→ **Collected data**:
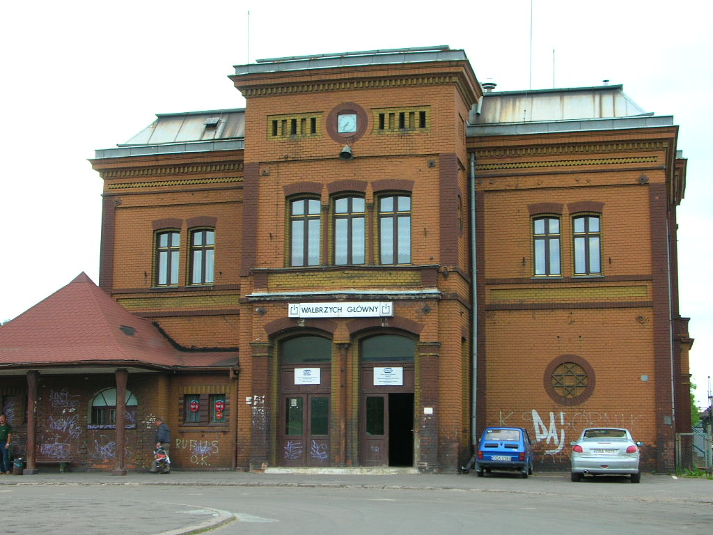 Wałbrzych - Dworzec Wałbrzych - Główny.
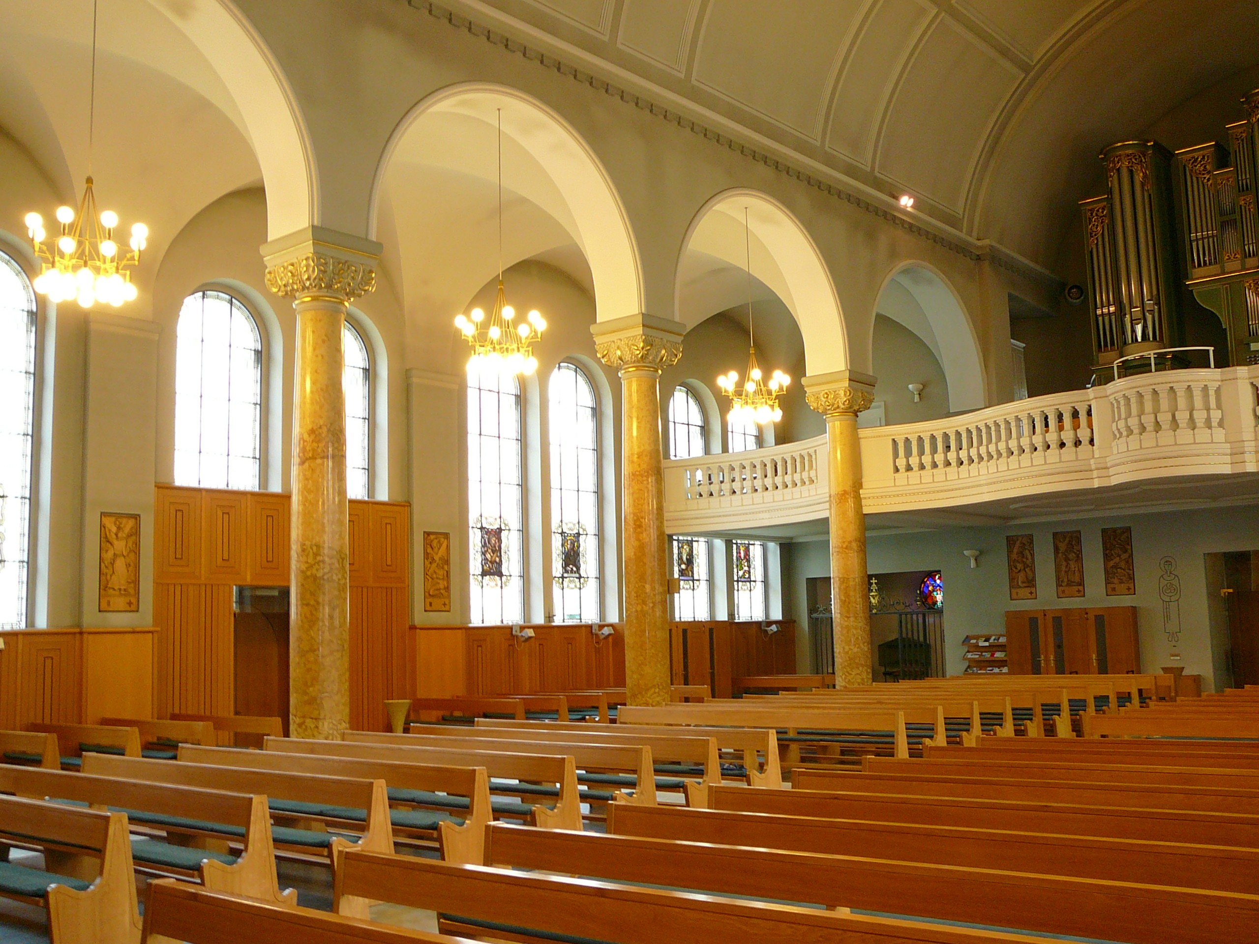 Römisch-katholische Kirche St. Josef Zürich-Industriequartier, Blick quer
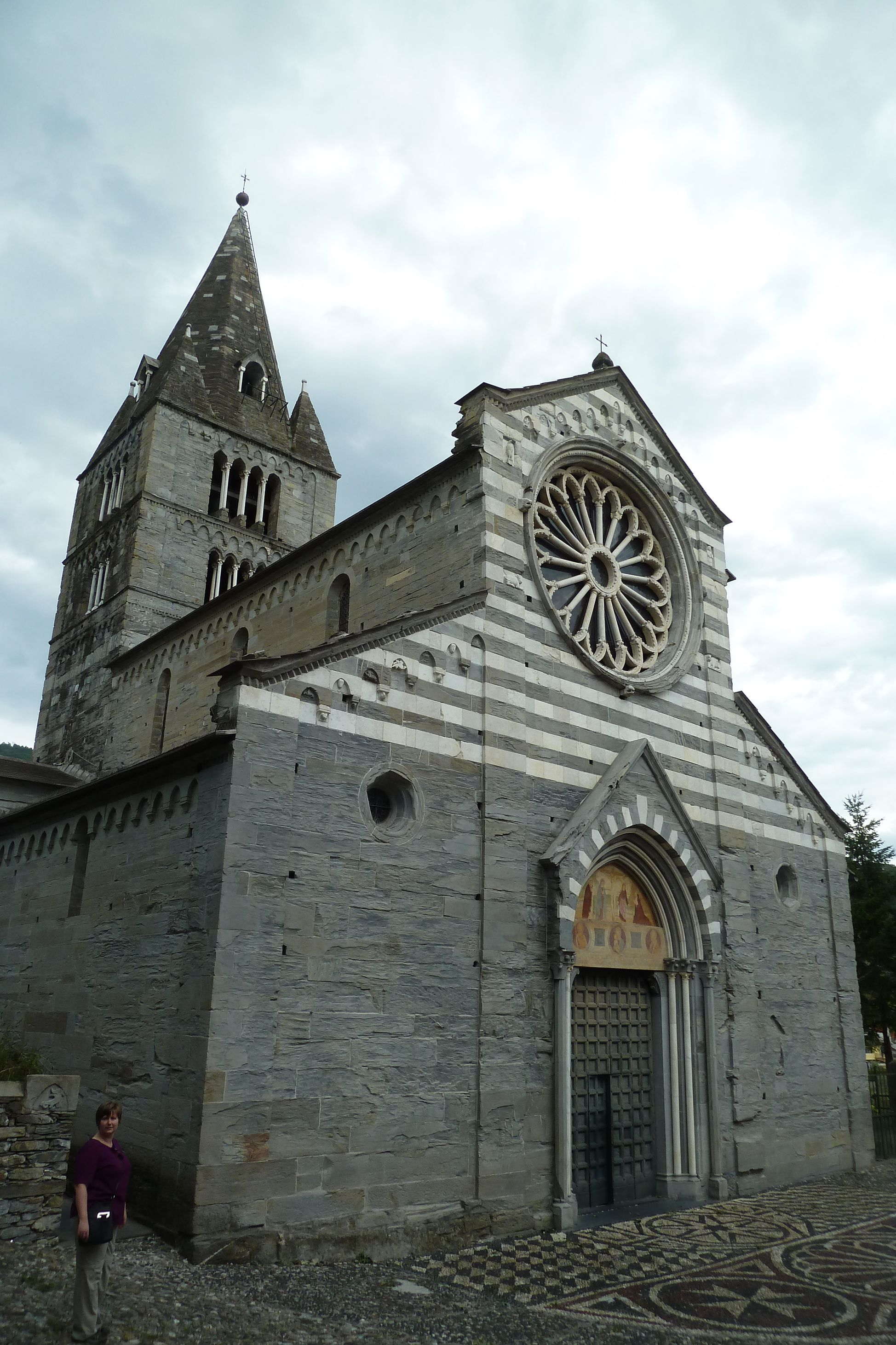 by

→ **Brief**:
Pictures are not part of the copy; retype all the other material exactly.

→ **Response to the task**:
 Wałbrzych - Dworzec Wałbrzych - Główny.
 Römisch-katholische Kirche St. Josef Zürich-Industriequartier, Blick quer
 by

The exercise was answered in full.